*Work instructions*: Write out exactly the lines of the entries below from the one holding "8/30/19 | -0.021 |" to the one holding "7/26/19 | 0.403 |", inclusive, and leave out all other lines.

*Records from a data source*:
+--

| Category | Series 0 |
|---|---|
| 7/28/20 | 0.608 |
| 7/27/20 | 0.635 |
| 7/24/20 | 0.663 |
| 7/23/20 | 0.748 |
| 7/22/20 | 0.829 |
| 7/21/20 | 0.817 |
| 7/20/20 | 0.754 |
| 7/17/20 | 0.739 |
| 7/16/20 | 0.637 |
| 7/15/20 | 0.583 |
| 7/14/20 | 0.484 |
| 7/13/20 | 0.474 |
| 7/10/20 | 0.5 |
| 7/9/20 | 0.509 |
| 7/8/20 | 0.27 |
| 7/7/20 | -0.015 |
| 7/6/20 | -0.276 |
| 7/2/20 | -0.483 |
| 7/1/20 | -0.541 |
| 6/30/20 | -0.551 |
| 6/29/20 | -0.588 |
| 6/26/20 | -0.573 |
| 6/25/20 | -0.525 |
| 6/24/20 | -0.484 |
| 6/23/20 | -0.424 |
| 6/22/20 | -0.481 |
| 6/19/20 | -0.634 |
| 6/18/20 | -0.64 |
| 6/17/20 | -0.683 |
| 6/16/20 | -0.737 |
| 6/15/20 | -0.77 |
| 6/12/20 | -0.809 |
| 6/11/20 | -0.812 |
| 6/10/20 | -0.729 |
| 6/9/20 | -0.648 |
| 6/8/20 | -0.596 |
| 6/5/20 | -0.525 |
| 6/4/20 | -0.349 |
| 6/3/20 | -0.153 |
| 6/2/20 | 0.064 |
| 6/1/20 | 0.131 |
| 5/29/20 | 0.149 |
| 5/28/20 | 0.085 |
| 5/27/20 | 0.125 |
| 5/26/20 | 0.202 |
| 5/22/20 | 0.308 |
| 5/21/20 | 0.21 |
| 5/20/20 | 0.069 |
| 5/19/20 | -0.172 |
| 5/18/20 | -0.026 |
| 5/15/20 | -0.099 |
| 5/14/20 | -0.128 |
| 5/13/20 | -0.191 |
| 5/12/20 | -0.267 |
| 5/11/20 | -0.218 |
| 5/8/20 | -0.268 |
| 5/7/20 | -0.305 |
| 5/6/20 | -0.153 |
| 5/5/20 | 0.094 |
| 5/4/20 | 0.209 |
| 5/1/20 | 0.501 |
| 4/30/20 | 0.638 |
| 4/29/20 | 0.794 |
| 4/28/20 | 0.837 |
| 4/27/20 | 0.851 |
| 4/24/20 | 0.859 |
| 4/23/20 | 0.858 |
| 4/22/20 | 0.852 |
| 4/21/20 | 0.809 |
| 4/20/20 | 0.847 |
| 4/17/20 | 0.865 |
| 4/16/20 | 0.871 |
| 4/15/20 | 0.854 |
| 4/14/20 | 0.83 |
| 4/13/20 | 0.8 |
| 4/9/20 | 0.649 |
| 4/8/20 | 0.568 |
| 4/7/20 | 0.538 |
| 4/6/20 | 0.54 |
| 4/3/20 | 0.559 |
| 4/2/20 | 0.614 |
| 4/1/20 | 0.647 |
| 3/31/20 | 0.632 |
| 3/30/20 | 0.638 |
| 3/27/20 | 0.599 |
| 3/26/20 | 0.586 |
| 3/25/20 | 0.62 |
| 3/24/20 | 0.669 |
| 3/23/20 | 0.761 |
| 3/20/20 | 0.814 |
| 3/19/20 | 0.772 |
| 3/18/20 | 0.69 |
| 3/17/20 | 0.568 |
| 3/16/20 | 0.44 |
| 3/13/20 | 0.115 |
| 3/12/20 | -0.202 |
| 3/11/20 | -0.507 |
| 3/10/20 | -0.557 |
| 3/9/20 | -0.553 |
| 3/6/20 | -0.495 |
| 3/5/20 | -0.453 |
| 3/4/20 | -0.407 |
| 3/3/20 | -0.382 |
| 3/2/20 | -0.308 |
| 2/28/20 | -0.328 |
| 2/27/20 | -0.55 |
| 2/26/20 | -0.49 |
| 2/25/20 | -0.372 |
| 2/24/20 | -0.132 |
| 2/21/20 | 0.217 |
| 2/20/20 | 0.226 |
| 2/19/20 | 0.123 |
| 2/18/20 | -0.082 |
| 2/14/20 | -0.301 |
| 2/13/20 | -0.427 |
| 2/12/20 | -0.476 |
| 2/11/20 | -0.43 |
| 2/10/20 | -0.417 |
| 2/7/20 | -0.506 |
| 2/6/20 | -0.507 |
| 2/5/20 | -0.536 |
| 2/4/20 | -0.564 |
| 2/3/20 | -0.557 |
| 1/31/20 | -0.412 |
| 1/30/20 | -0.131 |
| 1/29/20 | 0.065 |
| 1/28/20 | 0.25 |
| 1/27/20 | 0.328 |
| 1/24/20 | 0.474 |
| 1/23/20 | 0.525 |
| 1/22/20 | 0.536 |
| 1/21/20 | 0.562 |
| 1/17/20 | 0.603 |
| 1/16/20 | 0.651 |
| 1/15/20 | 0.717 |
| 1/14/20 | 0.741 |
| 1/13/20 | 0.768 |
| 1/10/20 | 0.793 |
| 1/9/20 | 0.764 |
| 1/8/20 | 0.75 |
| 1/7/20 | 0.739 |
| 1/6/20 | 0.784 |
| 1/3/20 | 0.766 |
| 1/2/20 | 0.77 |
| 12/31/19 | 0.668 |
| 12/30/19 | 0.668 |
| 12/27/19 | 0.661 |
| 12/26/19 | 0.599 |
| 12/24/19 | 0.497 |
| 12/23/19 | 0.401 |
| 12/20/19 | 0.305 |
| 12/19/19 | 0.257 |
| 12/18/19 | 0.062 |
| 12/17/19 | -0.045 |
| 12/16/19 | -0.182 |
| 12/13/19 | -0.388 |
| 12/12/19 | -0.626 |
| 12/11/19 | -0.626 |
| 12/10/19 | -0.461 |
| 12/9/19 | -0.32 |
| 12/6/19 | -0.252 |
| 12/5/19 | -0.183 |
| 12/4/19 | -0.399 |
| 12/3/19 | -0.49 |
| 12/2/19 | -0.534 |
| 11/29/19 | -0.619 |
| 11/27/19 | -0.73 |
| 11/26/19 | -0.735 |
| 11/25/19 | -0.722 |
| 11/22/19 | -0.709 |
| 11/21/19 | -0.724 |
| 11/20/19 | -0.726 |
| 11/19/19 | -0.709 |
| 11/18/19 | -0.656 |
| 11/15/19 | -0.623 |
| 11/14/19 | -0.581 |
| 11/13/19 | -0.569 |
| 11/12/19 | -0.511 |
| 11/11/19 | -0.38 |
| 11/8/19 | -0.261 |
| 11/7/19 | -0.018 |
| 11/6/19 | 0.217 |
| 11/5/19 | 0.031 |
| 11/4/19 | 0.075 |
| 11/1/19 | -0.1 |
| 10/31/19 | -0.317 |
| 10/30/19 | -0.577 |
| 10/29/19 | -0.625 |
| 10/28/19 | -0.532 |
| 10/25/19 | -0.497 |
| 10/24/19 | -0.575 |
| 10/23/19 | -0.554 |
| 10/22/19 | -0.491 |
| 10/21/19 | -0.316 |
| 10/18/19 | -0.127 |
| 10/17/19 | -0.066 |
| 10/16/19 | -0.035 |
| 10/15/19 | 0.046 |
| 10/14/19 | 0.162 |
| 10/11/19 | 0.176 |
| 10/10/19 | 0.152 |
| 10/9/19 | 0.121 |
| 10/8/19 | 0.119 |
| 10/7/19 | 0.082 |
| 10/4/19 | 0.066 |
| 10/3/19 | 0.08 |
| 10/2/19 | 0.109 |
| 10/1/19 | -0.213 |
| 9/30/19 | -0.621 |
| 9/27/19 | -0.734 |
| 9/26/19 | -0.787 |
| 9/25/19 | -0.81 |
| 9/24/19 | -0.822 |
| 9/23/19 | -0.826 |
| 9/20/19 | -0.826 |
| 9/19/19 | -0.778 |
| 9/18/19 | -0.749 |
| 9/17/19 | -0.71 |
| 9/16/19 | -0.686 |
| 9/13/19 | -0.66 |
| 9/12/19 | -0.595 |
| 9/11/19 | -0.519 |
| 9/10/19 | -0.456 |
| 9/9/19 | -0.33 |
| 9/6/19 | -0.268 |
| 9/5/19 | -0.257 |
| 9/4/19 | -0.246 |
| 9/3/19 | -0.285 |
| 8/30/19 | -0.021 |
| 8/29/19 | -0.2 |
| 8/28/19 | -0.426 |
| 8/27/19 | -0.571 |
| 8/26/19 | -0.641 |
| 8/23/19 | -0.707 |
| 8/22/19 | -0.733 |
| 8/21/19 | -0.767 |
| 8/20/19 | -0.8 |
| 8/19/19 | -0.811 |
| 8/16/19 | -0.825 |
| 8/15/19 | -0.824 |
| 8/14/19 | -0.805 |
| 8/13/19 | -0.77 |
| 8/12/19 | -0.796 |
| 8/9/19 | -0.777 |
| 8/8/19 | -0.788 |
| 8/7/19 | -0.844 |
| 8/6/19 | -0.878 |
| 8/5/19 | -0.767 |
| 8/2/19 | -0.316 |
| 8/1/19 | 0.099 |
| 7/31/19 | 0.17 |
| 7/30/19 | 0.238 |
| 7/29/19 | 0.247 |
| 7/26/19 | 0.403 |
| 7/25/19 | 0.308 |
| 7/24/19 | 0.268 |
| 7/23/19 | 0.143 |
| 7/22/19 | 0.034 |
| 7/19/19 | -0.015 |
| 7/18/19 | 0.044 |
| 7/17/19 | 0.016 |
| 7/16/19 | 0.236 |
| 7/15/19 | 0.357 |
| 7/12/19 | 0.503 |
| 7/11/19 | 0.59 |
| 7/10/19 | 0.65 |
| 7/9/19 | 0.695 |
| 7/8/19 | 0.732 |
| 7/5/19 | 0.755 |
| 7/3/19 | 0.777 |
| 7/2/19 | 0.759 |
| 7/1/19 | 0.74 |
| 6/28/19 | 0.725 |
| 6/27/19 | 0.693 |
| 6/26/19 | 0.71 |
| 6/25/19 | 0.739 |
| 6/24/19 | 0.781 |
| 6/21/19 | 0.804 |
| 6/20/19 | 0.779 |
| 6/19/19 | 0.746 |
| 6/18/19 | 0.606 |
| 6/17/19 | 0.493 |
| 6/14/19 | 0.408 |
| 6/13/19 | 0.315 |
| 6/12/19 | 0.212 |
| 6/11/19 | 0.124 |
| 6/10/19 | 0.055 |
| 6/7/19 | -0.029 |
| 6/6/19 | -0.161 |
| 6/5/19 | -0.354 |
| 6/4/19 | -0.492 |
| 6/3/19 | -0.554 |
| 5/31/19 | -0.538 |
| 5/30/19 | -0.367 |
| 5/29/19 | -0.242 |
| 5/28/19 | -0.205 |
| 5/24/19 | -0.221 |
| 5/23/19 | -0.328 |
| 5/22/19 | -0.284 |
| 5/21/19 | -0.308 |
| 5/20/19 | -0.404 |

+--

*Exercise output*:
| 8/30/19 | -0.021 |
| 8/29/19 | -0.2 |
| 8/28/19 | -0.426 |
| 8/27/19 | -0.571 |
| 8/26/19 | -0.641 |
| 8/23/19 | -0.707 |
| 8/22/19 | -0.733 |
| 8/21/19 | -0.767 |
| 8/20/19 | -0.8 |
| 8/19/19 | -0.811 |
| 8/16/19 | -0.825 |
| 8/15/19 | -0.824 |
| 8/14/19 | -0.805 |
| 8/13/19 | -0.77 |
| 8/12/19 | -0.796 |
| 8/9/19 | -0.777 |
| 8/8/19 | -0.788 |
| 8/7/19 | -0.844 |
| 8/6/19 | -0.878 |
| 8/5/19 | -0.767 |
| 8/2/19 | -0.316 |
| 8/1/19 | 0.099 |
| 7/31/19 | 0.17 |
| 7/30/19 | 0.238 |
| 7/29/19 | 0.247 |
| 7/26/19 | 0.403 |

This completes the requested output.